タテフ修道院 アルメニアの風景

タテフ修道院 アルメニアの風景タテフ修道院 アルメニアの風景

アルメニアの首都エレバンから車で約4時間、アルメニア南部のシュニク地方の町ゴリスから20分ほどのタテフ村にある修道院が、秘境の地にある修道院として知る人ぞ知る「タテフ修道院(Tatev Monastery)」。現在は世界最長クラスのロープウェーが完成したことでアクセスは容易になったものの、このような場所にあることに驚きを隠せないようなロケーションに立つ修道院だ。

その歴史は古く9世紀に最初の建物が建てられたといわれ、その後幾度もの破壊や修復を経て、17世紀頃に現在のような建物になったといわれる。往時には1000人を越える修道士や職人などがおり、キリスト教関連の教育はもちろん、科学や哲学などの教育も行われた、中世のアルメニアの大学的な存在、重要な位置を占める教育機関であったともいう。

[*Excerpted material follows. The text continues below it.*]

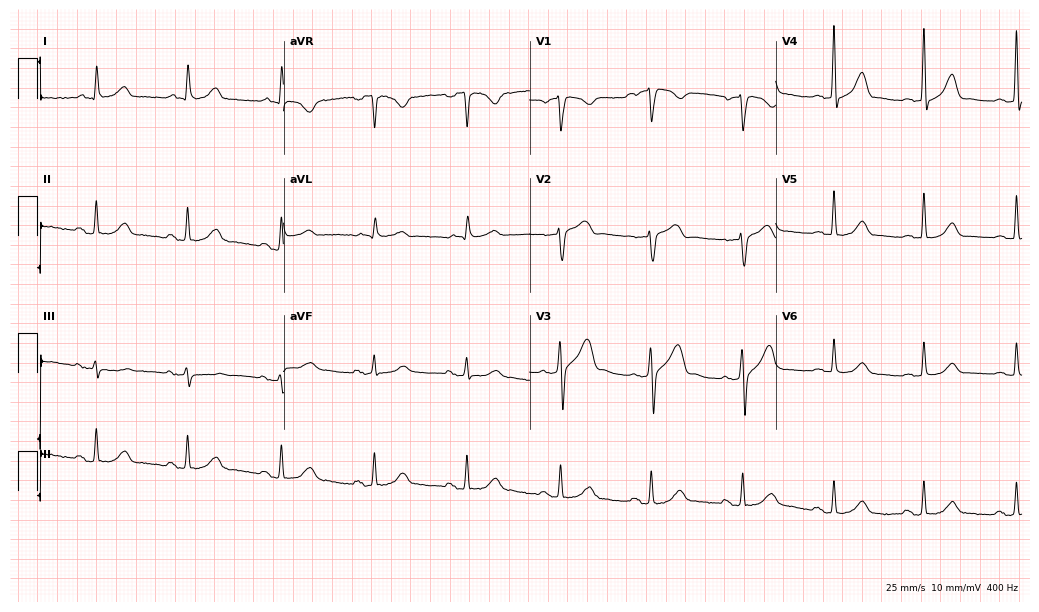
12-lead ECG from a 60-year-old male patient. Labelled as a normal ECG.

アルメニアは世界で最初にキリスト教を国教にした国で、国内には幾つもの歴史ある教会や修道院が点在する。山奥にあるこの修道院もそれらの一つ。美しいロケーションもさることながら、このような地に立つ建物と、その長い歴史に思いを馳せるだけでもこのタテフ修道院に足を運ぶ価値があるだろう。世界の辺境地に立つ建物のどれにも当てはまる事ではあるが、困難をものともせず、人々が力を合わせて作り上げた建築物の存在感と美しさは、訪れる者をひきつけてやまない力を持っている。